Transcribe all records exactly; omit pictures.

[Stored items from a collection]
=-=-=-=-=
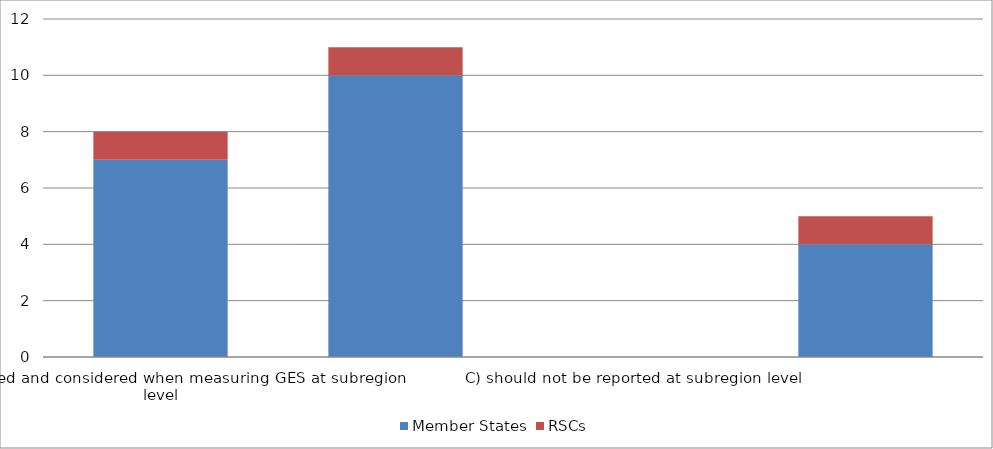
| Category | Member States | RSCs |
|---|---|---|
| A) reported and considered when measuring GES at subregion level | 7 | 1 |
| B) reported but not considered when measuring GES at subregion level, flagged with high uncertainty | 10 | 1 |
| C) should not be reported at subregion level | 0 | 0 |
| D) other  | 4 | 1 |
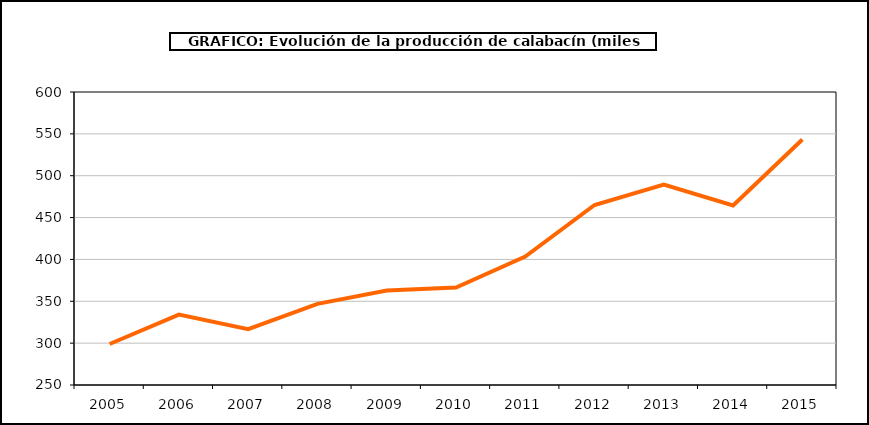
| Category | producción |
|---|---|
| 2005.0 | 298.961 |
| 2006.0 | 334.043 |
| 2007.0 | 316.725 |
| 2008.0 | 346.959 |
| 2009.0 | 362.773 |
| 2010.0 | 366.498 |
| 2011.0 | 403.38 |
| 2012.0 | 465.039 |
| 2013.0 | 489.297 |
| 2014.0 | 464.496 |
| 2015.0 | 543.195 |
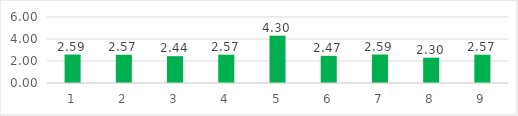
| Category | Series 0 |
|---|---|
| 0 | 2.59 |
| 1 | 2.57 |
| 2 | 2.44 |
| 3 | 2.57 |
| 4 | 4.3 |
| 5 | 2.47 |
| 6 | 2.59 |
| 7 | 2.3 |
| 8 | 2.57 |
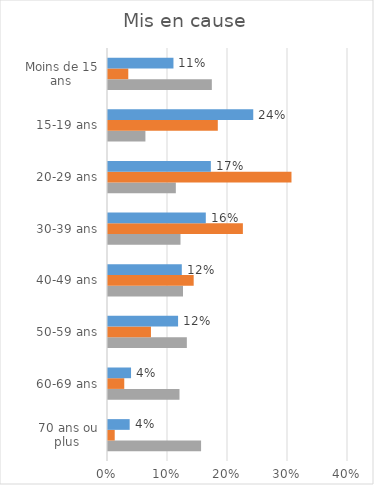
| Category | Mis en cause |
|---|---|
| 70 ans ou plus  | 0.036 |
| 60-69 ans | 0.038 |
| 50-59 ans | 0.117 |
| 40-49 ans | 0.123 |
| 30-39 ans | 0.163 |
| 20-29 ans | 0.171 |
| 15-19 ans | 0.242 |
| Moins de 15 ans | 0.109 |
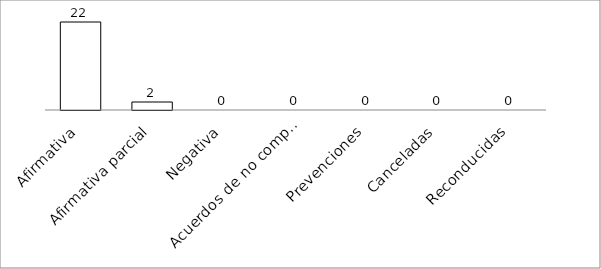
| Category | Series 0 |
|---|---|
| Afirmativa | 22 |
| Afirmativa parcial | 2 |
| Negativa | 0 |
| Acuerdos de no competencia | 0 |
| Prevenciones | 0 |
| Canceladas | 0 |
| Reconducidas | 0 |
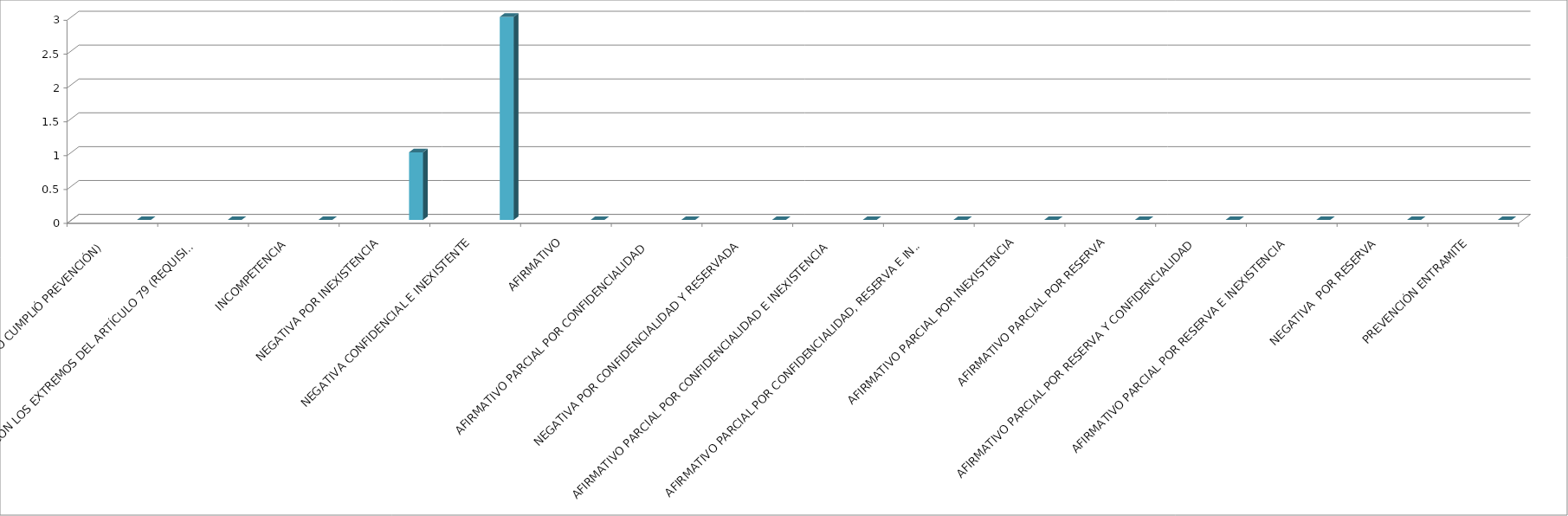
| Category | Series 0 | Series 1 | Series 2 | Series 3 | Series 4 |
|---|---|---|---|---|---|
| SE TIENE POR NO PRESENTADA ( NO CUMPLIÓ PREVENCIÓN) |  |  |  |  | 0 |
| NO CUMPLIO CON LOS EXTREMOS DEL ARTÍCULO 79 (REQUISITOS) |  |  |  |  | 0 |
| INCOMPETENCIA  |  |  |  |  | 0 |
| NEGATIVA POR INEXISTENCIA |  |  |  |  | 1 |
| NEGATIVA CONFIDENCIAL E INEXISTENTE |  |  |  |  | 3 |
| AFIRMATIVO |  |  |  |  | 0 |
| AFIRMATIVO PARCIAL POR CONFIDENCIALIDAD  |  |  |  |  | 0 |
| NEGATIVA POR CONFIDENCIALIDAD Y RESERVADA |  |  |  |  | 0 |
| AFIRMATIVO PARCIAL POR CONFIDENCIALIDAD E INEXISTENCIA |  |  |  |  | 0 |
| AFIRMATIVO PARCIAL POR CONFIDENCIALIDAD, RESERVA E INEXISTENCIA |  |  |  |  | 0 |
| AFIRMATIVO PARCIAL POR INEXISTENCIA |  |  |  |  | 0 |
| AFIRMATIVO PARCIAL POR RESERVA |  |  |  |  | 0 |
| AFIRMATIVO PARCIAL POR RESERVA Y CONFIDENCIALIDAD |  |  |  |  | 0 |
| AFIRMATIVO PARCIAL POR RESERVA E INEXISTENCIA |  |  |  |  | 0 |
| NEGATIVA  POR RESERVA |  |  |  |  | 0 |
| PREVENCIÓN ENTRAMITE |  |  |  |  | 0 |
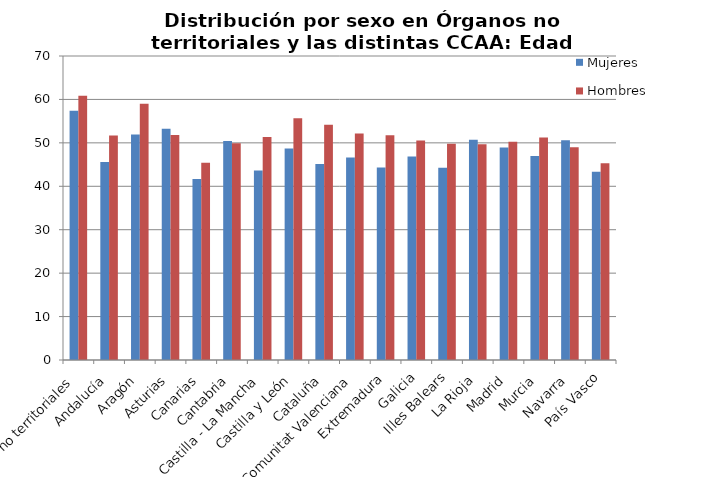
| Category | Mujeres | Hombres |
|---|---|---|
| Órganos no territoriales | 57.41 | 60.87 |
| Andalucía | 45.62 | 51.67 |
| Aragón | 51.92 | 59 |
| Asturias | 53.24 | 51.83 |
| Canarias | 41.65 | 45.43 |
| Cantabria | 50.41 | 49.9 |
| Castilla - La Mancha | 43.64 | 51.37 |
| Castilla y León | 48.7 | 55.66 |
| Cataluña | 45.13 | 54.17 |
| Comunitat Valenciana | 46.63 | 52.13 |
| Extremadura | 44.32 | 51.77 |
| Galicia | 46.85 | 50.52 |
| Illes Balears | 44.24 | 49.77 |
| La Rioja | 50.71 | 49.67 |
| Madrid | 48.93 | 50.23 |
| Murcia | 46.95 | 51.26 |
| Navarra | 50.6 | 49 |
| País Vasco | 43.36 | 45.33 |
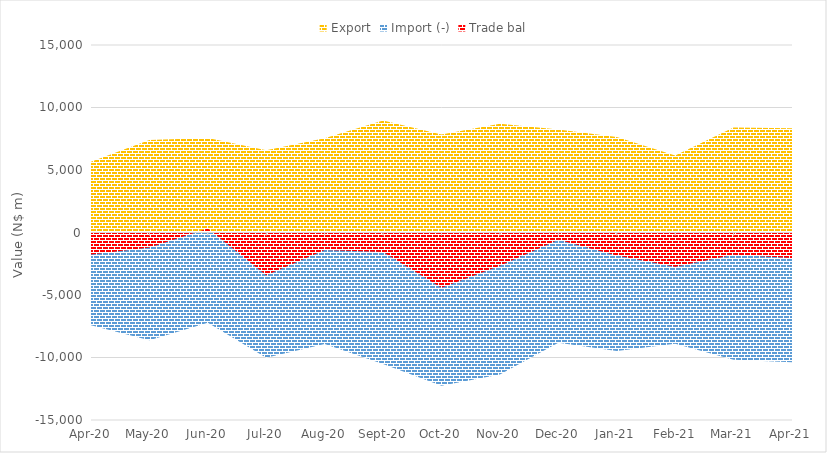
| Category | Export | Import (-) | Trade bal |
|---|---|---|---|
| 2020-04-01 | 5652.681 | -7420.161 | -1767.48 |
| 2020-05-01 | 7405.105 | -8613.111 | -1208.006 |
| 2020-06-01 | 7550.894 | -7225.82 | 325.074 |
| 2020-07-01 | 6582.778 | -10011.058 | -3428.281 |
| 2020-08-01 | 7530.921 | -8928.022 | -1397.101 |
| 2020-09-01 | 8956.343 | -10517.39 | -1561.047 |
| 2020-10-01 | 7839.368 | -12260.854 | -4421.487 |
| 2020-11-01 | 8693.096 | -11361.982 | -2668.886 |
| 2020-12-01 | 8235.884 | -8821.407 | -585.523 |
| 2021-01-01 | 7635.301 | -9480.295 | -1844.994 |
| 2021-02-01 | 6164.142 | -8898.515 | -2734.373 |
| 2021-03-01 | 8408.204 | -10183.477 | -1775.273 |
| 2021-04-01 | 8345.03 | -10389.371 | -2044.341 |
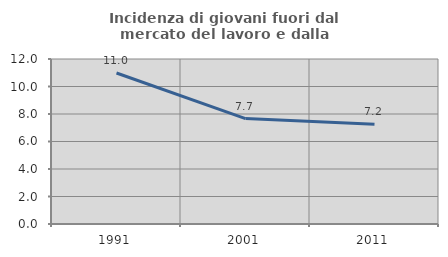
| Category | Incidenza di giovani fuori dal mercato del lavoro e dalla formazione  |
|---|---|
| 1991.0 | 10.981 |
| 2001.0 | 7.665 |
| 2011.0 | 7.249 |
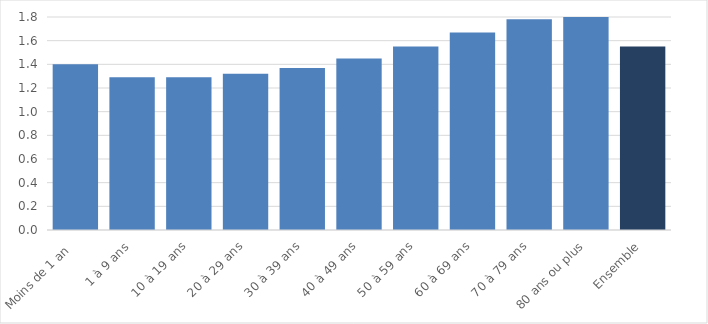
| Category | Nombre moyen d'hospitalisations |
|---|---|
| Moins de 1 an  | 1.4 |
| 1 à 9 ans | 1.29 |
| 10 à 19 ans | 1.29 |
| 20 à 29 ans | 1.32 |
| 30 à 39 ans | 1.37 |
| 40 à 49 ans | 1.45 |
| 50 à 59 ans | 1.55 |
| 60 à 69 ans | 1.67 |
| 70 à 79 ans | 1.78 |
| 80 ans ou plus | 1.8 |
| Ensemble | 1.55 |
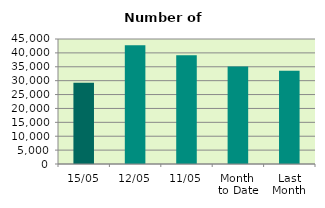
| Category | Series 0 |
|---|---|
| 15/05 | 29244 |
| 12/05 | 42752 |
| 11/05 | 39122 |
| Month 
to Date | 35114 |
| Last
Month | 33588.111 |
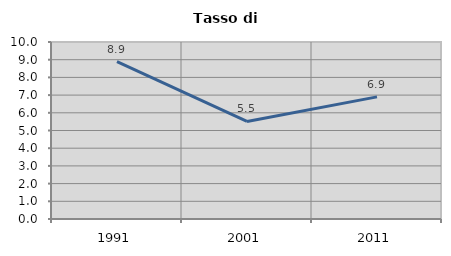
| Category | Tasso di disoccupazione   |
|---|---|
| 1991.0 | 8.891 |
| 2001.0 | 5.512 |
| 2011.0 | 6.899 |
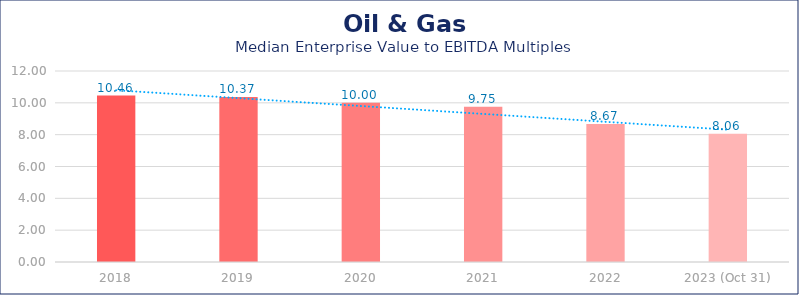
| Category | Oil & Gas |
|---|---|
| 2018 | 10.46 |
| 2019 | 10.37 |
| 2020 | 10 |
| 2021 | 9.75 |
| 2022 | 8.67 |
| 2023 (Oct 31) | 8.06 |
=-=-=-=-=
_Response below_:
| Category | Member States | RSCs |
|---|---|---|
| A) reported and considered when measuring GES at subregion level | 7 | 1 |
| B) reported but not considered when measuring GES at subregion level, flagged with high uncertainty | 10 | 1 |
| C) should not be reported at subregion level | 0 | 0 |
| D) other  | 4 | 1 |
| Category | producción |
|---|---|
| 2005.0 | 298.961 |
| 2006.0 | 334.043 |
| 2007.0 | 316.725 |
| 2008.0 | 346.959 |
| 2009.0 | 362.773 |
| 2010.0 | 366.498 |
| 2011.0 | 403.38 |
| 2012.0 | 465.039 |
| 2013.0 | 489.297 |
| 2014.0 | 464.496 |
| 2015.0 | 543.195 |
| Category | Series 0 |
|---|---|
| 0 | 2.59 |
| 1 | 2.57 |
| 2 | 2.44 |
| 3 | 2.57 |
| 4 | 4.3 |
| 5 | 2.47 |
| 6 | 2.59 |
| 7 | 2.3 |
| 8 | 2.57 |
| Category | Mis en cause |
|---|---|
| 70 ans ou plus  | 0.036 |
| 60-69 ans | 0.038 |
| 50-59 ans | 0.117 |
| 40-49 ans | 0.123 |
| 30-39 ans | 0.163 |
| 20-29 ans | 0.171 |
| 15-19 ans | 0.242 |
| Moins de 15 ans | 0.109 |
| Category | Series 0 |
|---|---|
| Afirmativa | 22 |
| Afirmativa parcial | 2 |
| Negativa | 0 |
| Acuerdos de no competencia | 0 |
| Prevenciones | 0 |
| Canceladas | 0 |
| Reconducidas | 0 |
| Category | Series 0 | Series 1 | Series 2 | Series 3 | Series 4 |
|---|---|---|---|---|---|
| SE TIENE POR NO PRESENTADA ( NO CUMPLIÓ PREVENCIÓN) |  |  |  |  | 0 |
| NO CUMPLIO CON LOS EXTREMOS DEL ARTÍCULO 79 (REQUISITOS) |  |  |  |  | 0 |
| INCOMPETENCIA  |  |  |  |  | 0 |
| NEGATIVA POR INEXISTENCIA |  |  |  |  | 1 |
| NEGATIVA CONFIDENCIAL E INEXISTENTE |  |  |  |  | 3 |
| AFIRMATIVO |  |  |  |  | 0 |
| AFIRMATIVO PARCIAL POR CONFIDENCIALIDAD  |  |  |  |  | 0 |
| NEGATIVA POR CONFIDENCIALIDAD Y RESERVADA |  |  |  |  | 0 |
| AFIRMATIVO PARCIAL POR CONFIDENCIALIDAD E INEXISTENCIA |  |  |  |  | 0 |
| AFIRMATIVO PARCIAL POR CONFIDENCIALIDAD, RESERVA E INEXISTENCIA |  |  |  |  | 0 |
| AFIRMATIVO PARCIAL POR INEXISTENCIA |  |  |  |  | 0 |
| AFIRMATIVO PARCIAL POR RESERVA |  |  |  |  | 0 |
| AFIRMATIVO PARCIAL POR RESERVA Y CONFIDENCIALIDAD |  |  |  |  | 0 |
| AFIRMATIVO PARCIAL POR RESERVA E INEXISTENCIA |  |  |  |  | 0 |
| NEGATIVA  POR RESERVA |  |  |  |  | 0 |
| PREVENCIÓN ENTRAMITE |  |  |  |  | 0 |
| Category | Mujeres | Hombres |
|---|---|---|
| Órganos no territoriales | 57.41 | 60.87 |
| Andalucía | 45.62 | 51.67 |
| Aragón | 51.92 | 59 |
| Asturias | 53.24 | 51.83 |
| Canarias | 41.65 | 45.43 |
| Cantabria | 50.41 | 49.9 |
| Castilla - La Mancha | 43.64 | 51.37 |
| Castilla y León | 48.7 | 55.66 |
| Cataluña | 45.13 | 54.17 |
| Comunitat Valenciana | 46.63 | 52.13 |
| Extremadura | 44.32 | 51.77 |
| Galicia | 46.85 | 50.52 |
| Illes Balears | 44.24 | 49.77 |
| La Rioja | 50.71 | 49.67 |
| Madrid | 48.93 | 50.23 |
| Murcia | 46.95 | 51.26 |
| Navarra | 50.6 | 49 |
| País Vasco | 43.36 | 45.33 |
| Category | Export | Import (-) | Trade bal |
|---|---|---|---|
| 2020-04-01 | 5652.681 | -7420.161 | -1767.48 |
| 2020-05-01 | 7405.105 | -8613.111 | -1208.006 |
| 2020-06-01 | 7550.894 | -7225.82 | 325.074 |
| 2020-07-01 | 6582.778 | -10011.058 | -3428.281 |
| 2020-08-01 | 7530.921 | -8928.022 | -1397.101 |
| 2020-09-01 | 8956.343 | -10517.39 | -1561.047 |
| 2020-10-01 | 7839.368 | -12260.854 | -4421.487 |
| 2020-11-01 | 8693.096 | -11361.982 | -2668.886 |
| 2020-12-01 | 8235.884 | -8821.407 | -585.523 |
| 2021-01-01 | 7635.301 | -9480.295 | -1844.994 |
| 2021-02-01 | 6164.142 | -8898.515 | -2734.373 |
| 2021-03-01 | 8408.204 | -10183.477 | -1775.273 |
| 2021-04-01 | 8345.03 | -10389.371 | -2044.341 |
| Category | Incidenza di giovani fuori dal mercato del lavoro e dalla formazione  |
|---|---|
| 1991.0 | 10.981 |
| 2001.0 | 7.665 |
| 2011.0 | 7.249 |
| Category | Nombre moyen d'hospitalisations |
|---|---|
| Moins de 1 an  | 1.4 |
| 1 à 9 ans | 1.29 |
| 10 à 19 ans | 1.29 |
| 20 à 29 ans | 1.32 |
| 30 à 39 ans | 1.37 |
| 40 à 49 ans | 1.45 |
| 50 à 59 ans | 1.55 |
| 60 à 69 ans | 1.67 |
| 70 à 79 ans | 1.78 |
| 80 ans ou plus | 1.8 |
| Ensemble | 1.55 |
| Category | Series 0 |
|---|---|
| 15/05 | 29244 |
| 12/05 | 42752 |
| 11/05 | 39122 |
| Month 
to Date | 35114 |
| Last
Month | 33588.111 |
| Category | Tasso di disoccupazione   |
|---|---|
| 1991.0 | 8.891 |
| 2001.0 | 5.512 |
| 2011.0 | 6.899 |
| Category | Oil & Gas |
|---|---|
| 2018 | 10.46 |
| 2019 | 10.37 |
| 2020 | 10 |
| 2021 | 9.75 |
| 2022 | 8.67 |
| 2023 (Oct 31) | 8.06 |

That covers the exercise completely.